◆ **Exercise instructions**: As you reproduce every line below, keep it exactly as written and leave out the images.

************

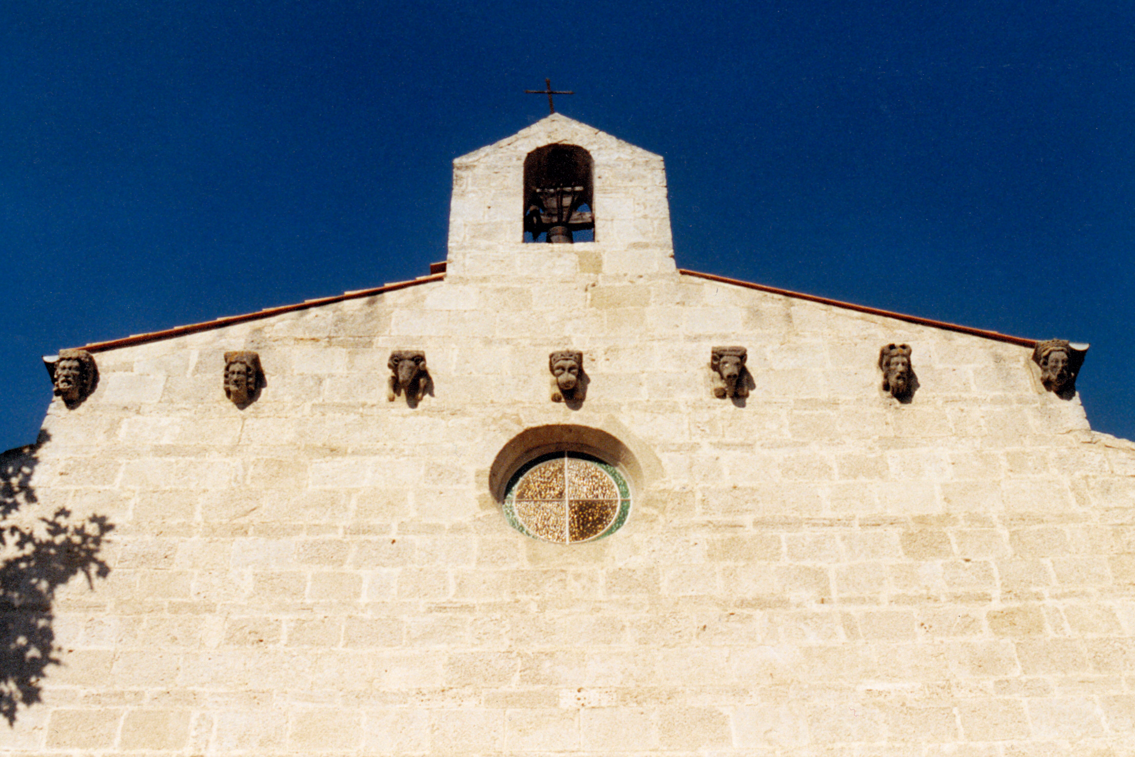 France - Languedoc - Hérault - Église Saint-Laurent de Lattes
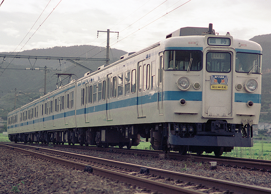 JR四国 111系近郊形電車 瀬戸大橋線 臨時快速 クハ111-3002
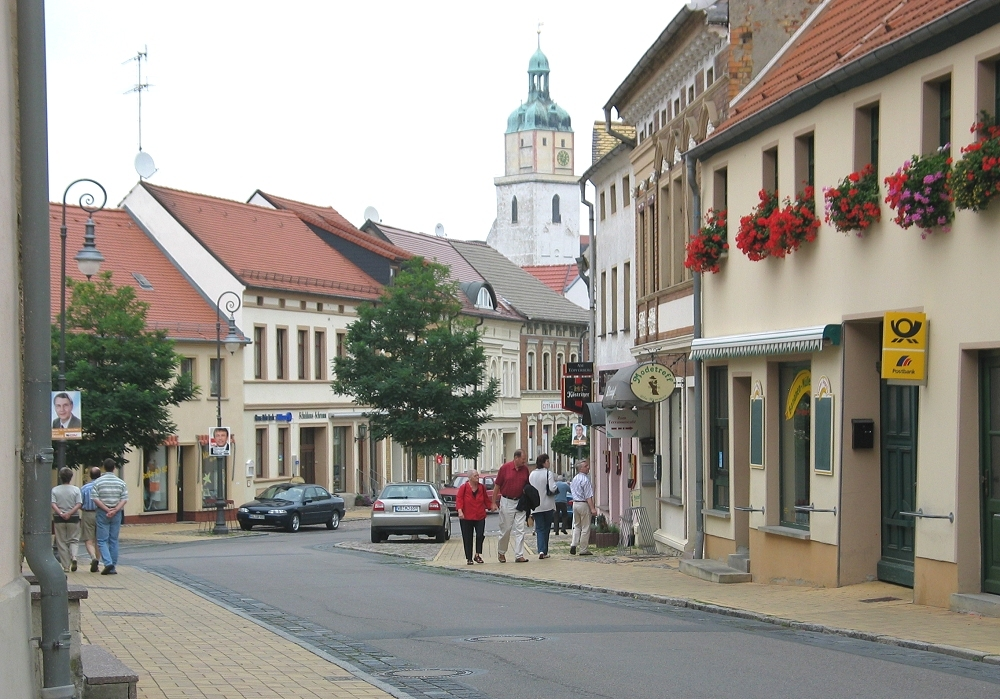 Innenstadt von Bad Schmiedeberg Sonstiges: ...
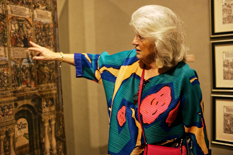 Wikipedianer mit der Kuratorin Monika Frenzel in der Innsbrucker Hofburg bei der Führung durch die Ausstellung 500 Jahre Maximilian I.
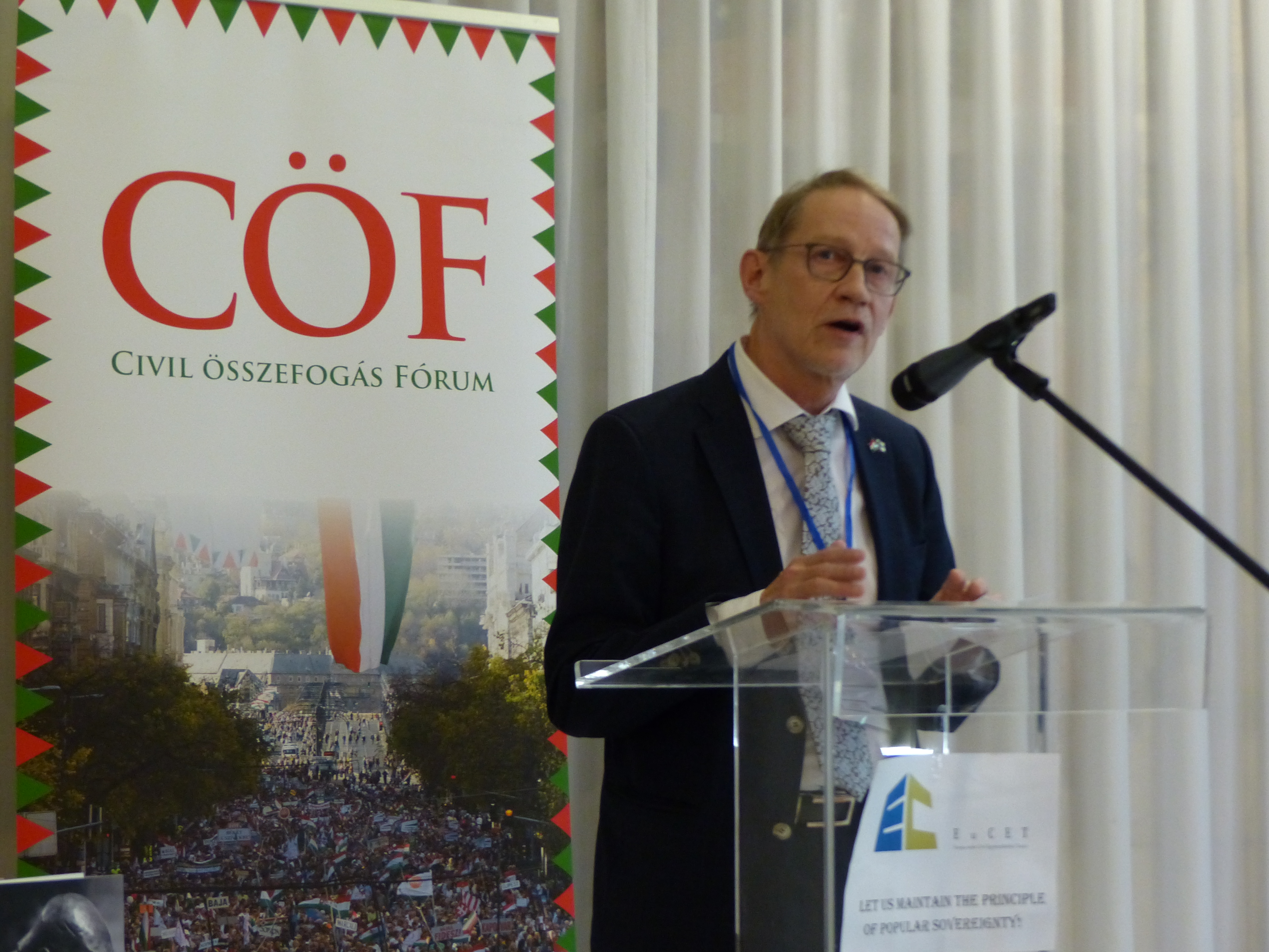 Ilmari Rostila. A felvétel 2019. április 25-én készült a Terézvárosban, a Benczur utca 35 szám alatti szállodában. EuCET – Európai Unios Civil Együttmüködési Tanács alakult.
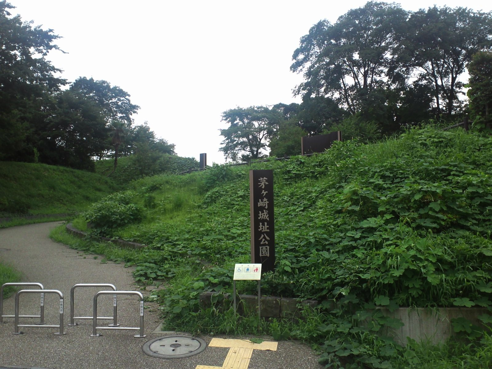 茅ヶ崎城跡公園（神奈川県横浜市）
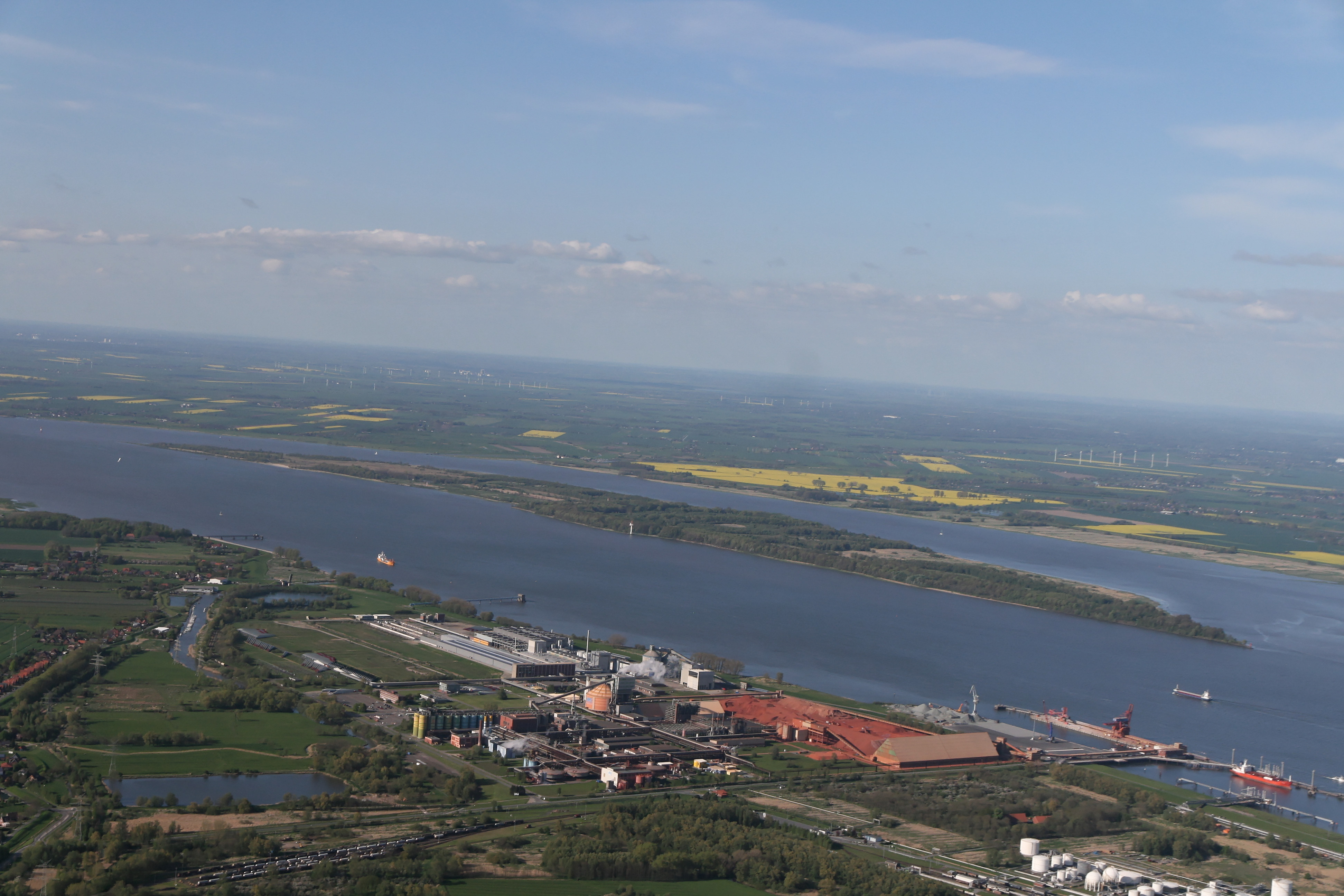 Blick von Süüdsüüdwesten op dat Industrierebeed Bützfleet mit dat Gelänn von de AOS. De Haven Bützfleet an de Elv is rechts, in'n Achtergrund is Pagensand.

************

◆ **Reply to the exercise**:
 France - Languedoc - Hérault - Église Saint-Laurent de Lattes
 JR四国 111系近郊形電車 瀬戸大橋線 臨時快速 クハ111-3002
 Innenstadt von Bad Schmiedeberg Sonstiges: ...
 Wikipedianer mit der Kuratorin Monika Frenzel in der Innsbrucker Hofburg bei der Führung durch die Ausstellung 500 Jahre Maximilian I.
 Ilmari Rostila. A felvétel 2019. április 25-én készült a Terézvárosban, a Benczur utca 35 szám alatti szállodában. EuCET – Európai Unios Civil Együttmüködési Tanács alakult.
 茅ヶ崎城跡公園（神奈川県横浜市）
 Blick von Süüdsüüdwesten op dat Industrierebeed Bützfleet mit dat Gelänn von de AOS. De Haven Bützfleet an de Elv is rechts, in'n Achtergrund is Pagensand.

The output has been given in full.